Facilitates phylogenomic analyses on microeukaryotes. GPSit is an automated method that is compatible with data from genome sequencing and transcriptome sequencing, including that from single cells. The software can contribute to the automated process and scalability of collection of extended DNA barcodes and specimen identification after genome skimming or single-cell sequencing. It is useful for molecular systematics and molecular ecological investigations.
Allows statistical phylogenetic modeling and functional element identification. PHAST is a collection of programs and supporting libraries for comparative genomics. The software also provides methods for detecting departures from neutrality in rates and patterns of molecular evolution. It is well-suited for analyzing patterns of conservation and acceleration in aligned sequences, and for extracting data from or exporting data to the UCSC Genome Browser and related resources, such as Galaxy.
Allows users to perform reconstruction of phylogenetic trees and ancestral genomes from gene order. GRAPPA is a standalone software developed on parsimony-based methods which aims to compute tree’s scoring by solving each median problem. It aims to calculate the inversion distance between two signed permutations. The program also contains a reversal median solver and the DCJ median solver.

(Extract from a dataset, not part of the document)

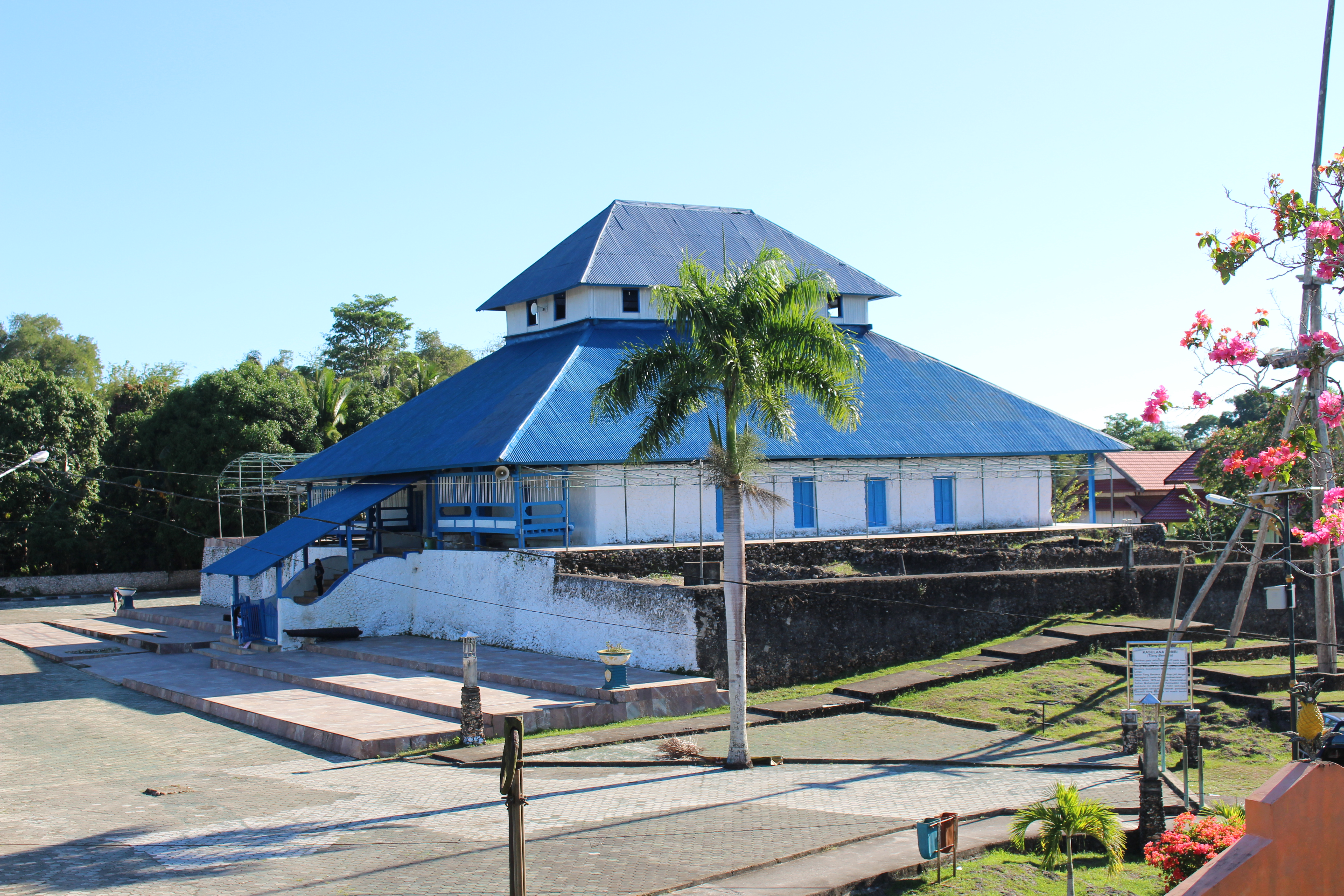 Masjid Agung Keraton Buton yang berada di dalam kawasan Benteng Keraton Buton, Baubau, Buton, Sulawesi Tenggara.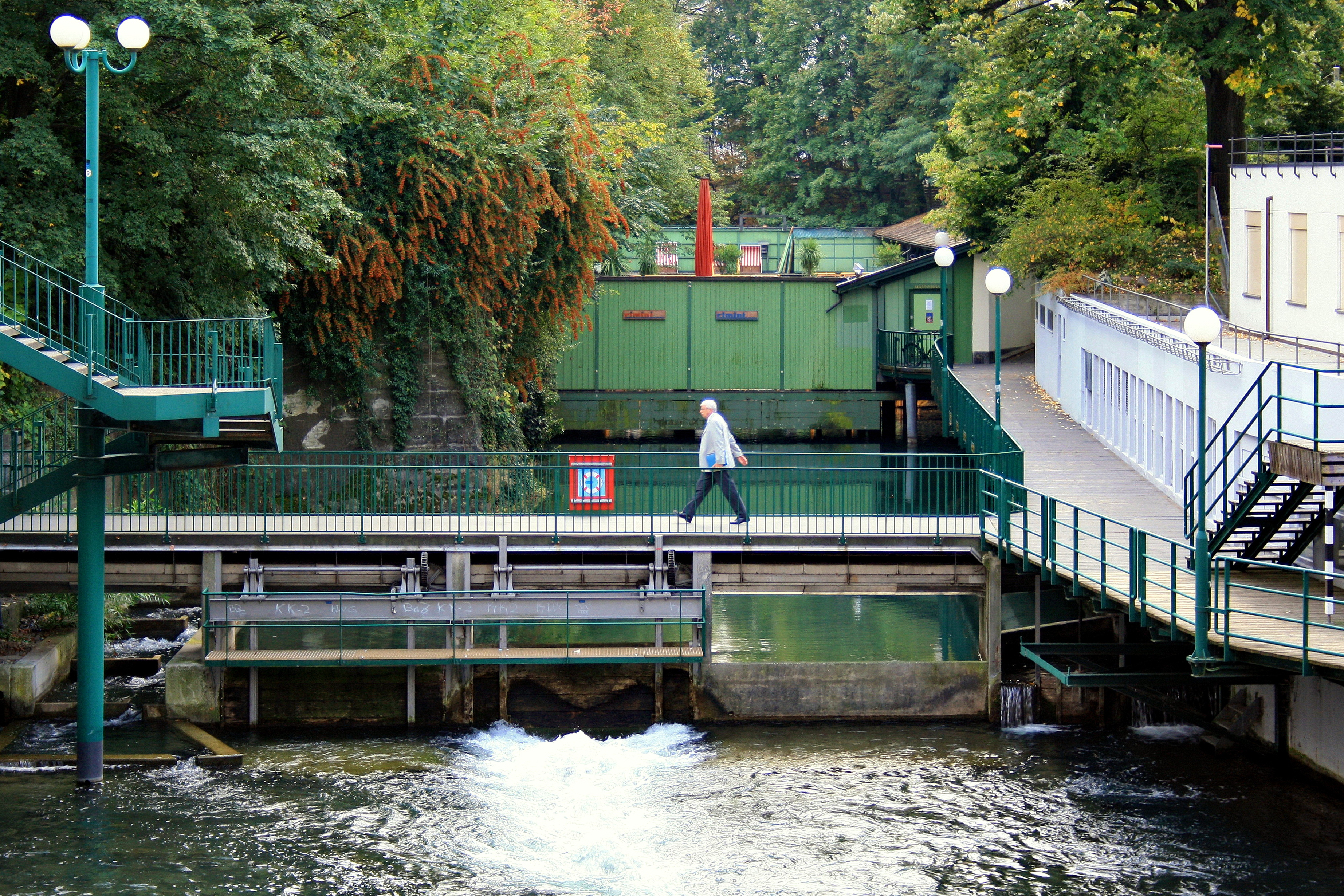 Schanzengraben and Männerbad (Men's bath) in Zürich (Switzerland), Botanical Garden to the left, as seen from Sihlporte.

Deduces and investigates reticulate evolutionary histories. PhyloNet is based on a Bayesian method that samples the posterior of phylogenetic networks and their associated parameters from bi-allelic data. It assists users in investigating large data sets, as well as in studying the performance of evolutionary network reconstruction methods. This tool allows compact representation of evolutionary networks. It also includes a method for co-estimating gene and species trees from sequence data of multiple, unlinked loci.
A free package of programs for inferring phylogenies. It can infer phylogenies by parsimony, compatibility, distance matrix methods, and likelihood. It also computes consensus trees, compute distances between trees, draw trees, resample data sets by bootstrapping or jackknifing, edit trees, and compute distance matrices. PHYLIP handles data that are nucleotide sequences, protein sequences, gene frequencies, restriction sites, restriction fragments, distances, discrete characters, and continuous characters.
Provides distance algorithms to infer phylogenies. FastME is based on balanced minimum evolution, the very principle of neighbor joining (NJ). The software performs topological moves using sophisticated algorithms. It includes nearest neighbor interchange, as well as subtree pruning and regrafting. The program also provides a number of facilities: distance estimation for DNA and proteins with various models and options, bootstrapping, and parallel computations.
Provides an interactive environment for statistical computation in phylogenetics. RevBayes is an application developed to model, simulate and calculate Bayesian inference in evolutionary biology, particularly phylogenetics. This method is entirely based on probabilistic graphical models and a powerful generic framework for specifying and analyzing statistical models. This environment is quite general and can be useful in any field dealing with complex stochastic models.
Enables analysis of nucleotide or amino acid sequence. PUZZLE is a PHYLIP-compatible maximum likelihood tree reconstruction program that implements Quartet puzzling (QP), a heuristic tree search procedure for maximum-likelihood trees, as well as likelihood-mapping analysis.